The phone rang. “Oh hi, Evan…I know, I’ve just been tied up.” Amalie was embarrassed. Evan Diaz, a colleague of Stewart’s who was an urban historian, had been of tremendous help to Amalie in the aftermath of Stewart’s death. He had sorted out legal matters and dealt with the administration at Columbia. A really good friend but she had the feeling that he was probably ready for a change in their relationship. And maybe she was too. He had been divorced for a couple of years.
“Look,” he said, “I know you folks are planning a rally in three weeks.
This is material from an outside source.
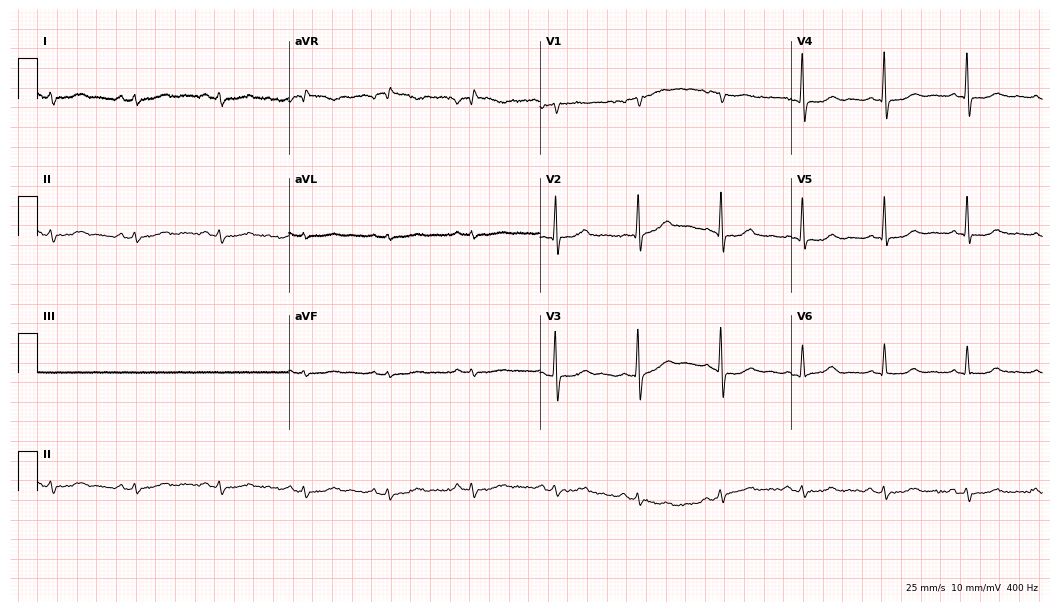
ECG (10.2-second recording at 400 Hz) — a 77-year-old woman. Screened for six findings — first-degree AV block, right bundle branch block, left bundle branch block, sinus bradycardia, atrial fibrillation, sinus tachycardia — none is recorded.
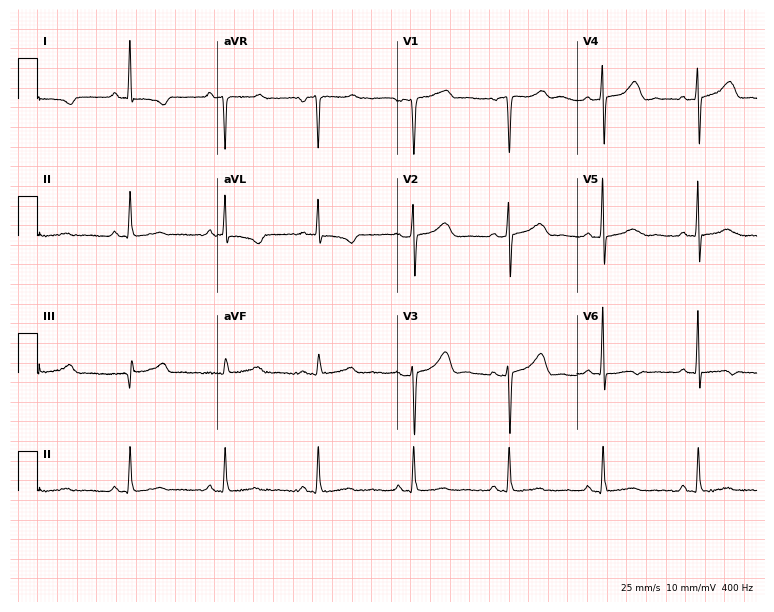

My contact at the Housing Department tells me that the mayor won’t be in town that day but his staff might receive a tenant delegation, two from each zip code.” Evan seemed to know a lot of people involved with city housing. “What’s going on with your building?”
“Oh, thanks for the info. There’s this loophole I found.” Amalie described it excitedly. “I filed papers for a review.”
“Where did you send them?” She told him.
“Did you get a reference number? Always very important.”
“Yes, I even memorized it.”
“Come on, I don’t believe you.”
“It’s S-209831A,” she said gleefully.
“Good work, lady! Now how about we make a date for dinner soon.”
“Yes,” she said, with conviction. He was easy to be with and attractive. She’d heard he did a mean tango. “Call me next week.”
“Sorry, sweetheart,” Amalie said to Charlie. “That was Evan Diaz.”